CROSS_CRC_ADENOCARCINOMA_REVOLVER = revolver_cohort(
  evoverse.datasets::CROSS_CRC_ADENOCARCINOMA_NATECOEVO_2018, 
  MIN.CLUSTER.SIZE = 0, 
  annotation = "Colorectal adenocarcinomas (Cross et al, PMID 30177804)")

revolver_check_cohort(CROSS_CRC_ADENOCARCINOMA_REVOLVER)

non_recurrent = Stats_drivers(CROSS_CRC_ADENOCARCINOMA_REVOLVER) %>% 
  filter(N_tot == 1) %>% 
  pull(variantID)

CROSS_CRC_ADENOCARCINOMA_REVOLVER = remove_drivers(CROSS_CRC_ADENOCARCINOMA_REVOLVER, non_recurrent)
CROSS_CRC_ADENOCARCINOMA_REVOLVER = compute_mutation_trees(CROSS_CRC_ADENOCARCINOMA_REVOLVER)

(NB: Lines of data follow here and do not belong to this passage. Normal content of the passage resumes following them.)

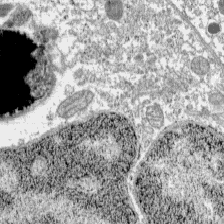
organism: C57BL Mouse
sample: Pancreatic islet
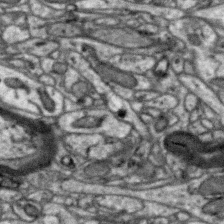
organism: Zebra finch
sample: Brain
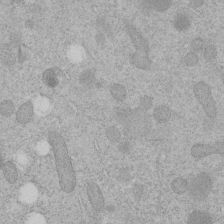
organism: C. elegans
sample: C. elegans embryo early stage
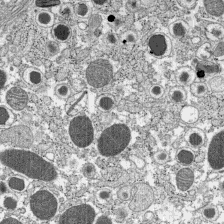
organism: C57BL Mouse
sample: Pancreatic islet
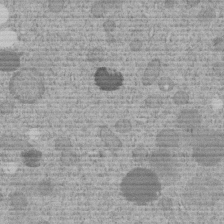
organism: C. elegans
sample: C. elegans embryo early stage
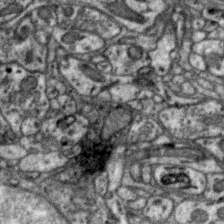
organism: Zebra finch
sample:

CROSS_CRC_ADENOCARCINOMA_REVOLVER = revolver_fit(
  CROSS_CRC_ADENOCARCINOMA_REVOLVER, 
  parallel = F, 
  n = 3, 
  initial.solution = NA)

CROSS_CRC_ADENOCARCINOMA_REVOLVER = revolver_cluster(
  CROSS_CRC_ADENOCARCINOMA_REVOLVER, 
  split.method = 'cutreeHybrid',
  min.group.size = 3)

plot_clusters(CROSS_CRC_ADENOCARCINOMA_REVOLVER, cutoff_trajectories = 1, cutoff_drivers = 0)
caravagn commented 3 years ago

I am closing this as well as it seems fixed to me.